Bandar Lampung (Lampost.co): Mahkamah Agung (MA) mengubah syarat dan ketentuan terkait minimal usia calon kepala daerah (Cakada) menjadi 30 tahun saat pelantikan untuk calon tingkat provinsi dan 25 tahun untuk calon tingkat kabupaten/kota. Sebelumnya, syarat tersebut berlaku hanya saat pendaftaran sebagai calon, bukan saat masa pelantikan.
Pengubahan ini sontak menimbulkan banyak perdebatan di ruang publik. Ada yang kontra, namun tak sedikit juga yang pro.
Pengamat Politik Universitas Lampung, Bendi Juantara menilai putusan ini akan membuat kiprah politisi muda dalam kontestasi Pilkada semakin terbuka lebar.
Menurutnya, perubahan syarat minimal usia tersebut akan memberikan dampak langsung bagi daerah. Di mana proses regenerasi politik akan semakin terlihat dengan banyaknya figur politisi muda untuk ikut ambil bagian dalam kontestasi Pilkada.
Dosen Ilmu Pemerintahan FISIP Unila itu mengatakan, sosok politisi muda mempunyai daya tawar tersendiri dalam konstelasi politik daerah, khususnya terkait representasi pemilih muda.
“Apalagi secara demografi pemilih muda pada pemilu 2024 mendominasi dari semua segmen pemilih,” kata Bendi, di ruang kerja, Jumat, 31 Mei 2024.
Selain itu, lanjut Bendi, kehadiran politisi muda akan memberikan keberagaman pilihan bagi pemilih. Dalam hal ini, masyarakat akan melihat wajah-wajah baru yang harapannya mampu membawa nuansa dan semangat serta idealisme yang baru dan berbeda.
Ia juga menjelaskan kehadiran generasi muda dalam kontestasi Pilkada menjadi salah satu solusi dalam mencari sosok pemimpin rakyat.

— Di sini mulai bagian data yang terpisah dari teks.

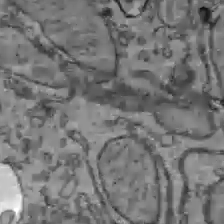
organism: C57BL Mouse
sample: Liver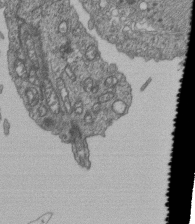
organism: Human
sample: Retinal organoid Rod and Cone cells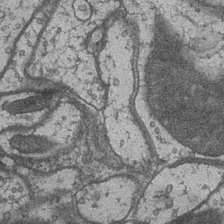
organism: Drosophila
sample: Optic medulla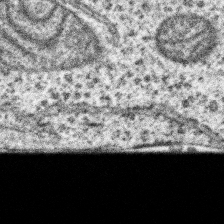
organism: Human
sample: HeLa cells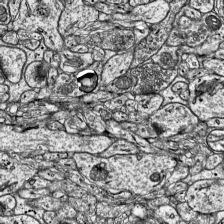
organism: Mouse
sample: Visual Cortex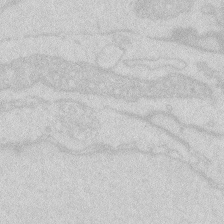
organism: Zebrafish
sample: Macrophage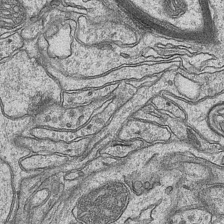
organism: Mouse
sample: CA1 Hippocampus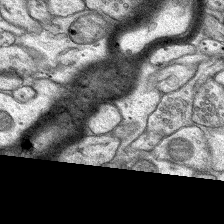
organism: Rat
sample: Hippocampus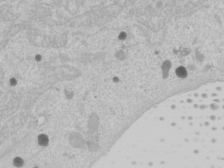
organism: Human
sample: Mitochondria in U2OS cells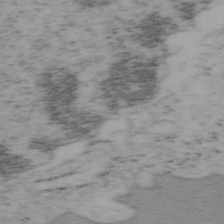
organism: Mouse
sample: OT-I killer T cells with ID8 ovarian cancer cells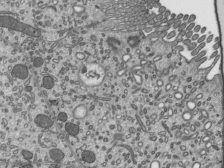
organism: Mouse
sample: Mouse epididymis efferent ductule cilia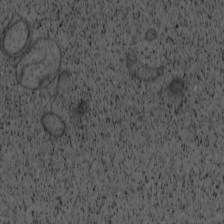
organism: African green monkey
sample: COS-7 cells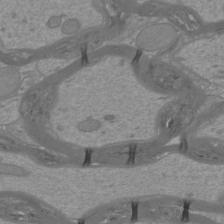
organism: Mouse
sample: Cortical neurons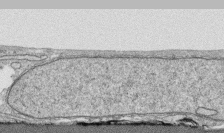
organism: Human
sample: CRL-1474

Terlebih tantangan yang terjadi di daerah saat ini semakin kompleks dari berbagai aspek.
Pengawalan
Bendi melanjutkan putusan MA ini juga tak bisa lepas dari pengawalan masyarakat luas. Menurutnya, jika tidak ada pengawalan aturan dengan baik bisa berpotensi membawa implikasi lain. Misalnya, potensi penyalahgunaan wewenang, matinya kaderisasi partai politik, hingga ancaman suburnya politik dinasti dilevel daerah.
“Oleh karena itu dalam pilkada ini perlu ada tindakan penguatan-penguatan pada beberapa aspek. Dari sisi profesionalitas penyelenggara, netralitas ASN, idealitas parpol dalam kandidasi, hingga rasionalitas pemilih,” ujarnya.

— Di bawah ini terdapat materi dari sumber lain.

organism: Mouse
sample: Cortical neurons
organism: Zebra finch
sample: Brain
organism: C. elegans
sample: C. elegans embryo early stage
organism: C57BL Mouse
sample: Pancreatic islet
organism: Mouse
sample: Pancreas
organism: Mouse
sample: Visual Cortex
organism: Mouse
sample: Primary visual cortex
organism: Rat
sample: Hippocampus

Ahli Hukum Tata Negara, Yusdianto menyatakan pandangan yang serupa. Akademisi Fakultas Hukum Unila itu menyebut, putusan MA membuka ruang terhadap semua pihak untuk dapat mendaftar sebagai calon kepala daerah.
Menurutnya, perubahan administrasi umur calon kepala daerah yang terhitung sejak pelantikan dapat membuka peluang partai politik untuk memberi ruang kepada generasi muda untuk sebagai calon.
“Hal ini membuat kompetisi pencalonan kian membuka ruang demokrasi yang sehat,” kata dia.